I don’t promise it will help your problem, but it’s almost certainly more correct.

To get the initial distances, just look at the first line of the pullx.xvg file.

Thank you ,
in the pullx.xvg initial distance 0.0000 (ps) 0.362757 (nm)

in the previous case its worked for nsteps = 250000 ; 500 ps then
increased the nsteps = 500000 ; 1000 ps (1ns) its not working , i get the same error
Fatal error:
Distance between pull groups 1 and 2 (6.703034 nm) is larger than 0.49 times
the box size (6.702723).

is it correct if i run pull.tpr for nsteps = 250000 ; 500 ps is it correct. how to confirm this

If you start at 0.36 nm and pull for 500 ps at 10 nm/ns, you should end at a distance of 5.36 nm, which is below 6.7 nm, which is why it works. It’s no surprise that it does not work when you pull for 1 ns (with the same pull rate), as you will then end at 10.36 nm.

It is difficult to say if it’s correct or not. If you generate the conformations you are interested in, as input to the umbrella sampling, you can do almost whatever you want. Remember, you are still just trying to generate input conformations to the actual simulations.
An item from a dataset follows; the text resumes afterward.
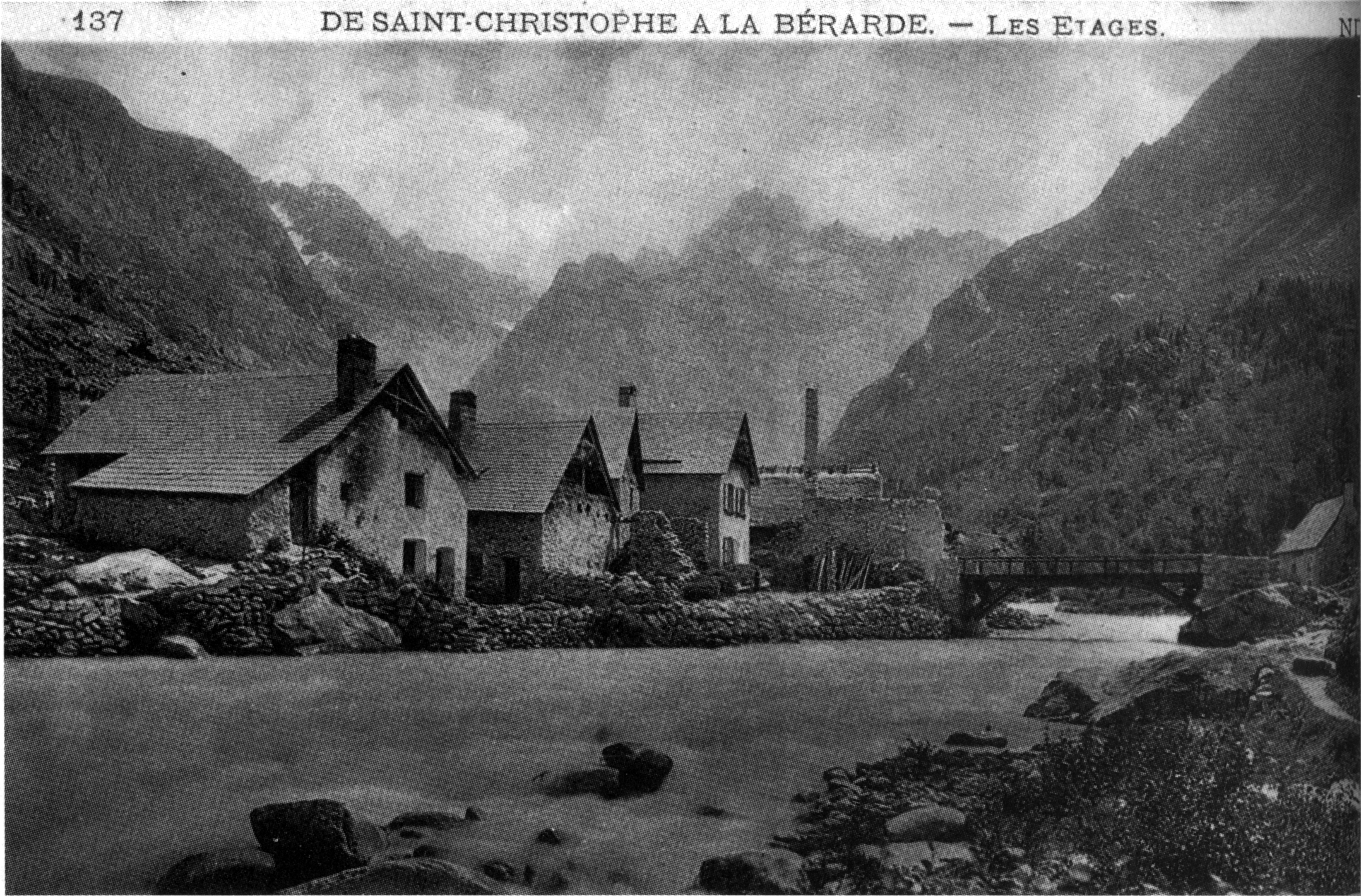 Saint-Christophe-en-Oisans, de Saint-Christophe à la Bérarde - les Etages, vers 1935

But keep in mind, if you pull quickly (what is quick is system dependent, but for simplicity let’s say > 1 nm/ns) or the umbrella sampling starting conformations are generated far from equilibrium in other ways, you will probably have to run the umbrella sampling windows longer and discard more data in the beginning of them.

thank you so much.
You mean , if i reduce the pull rate may be it will work longer nsteps = 500000 ; 1000 ps (1ns).
but dnt use the pull rate > 10 nm .
is it right

Yes, with lower pull rate you will not pull as far in the same period of time (same number of steps).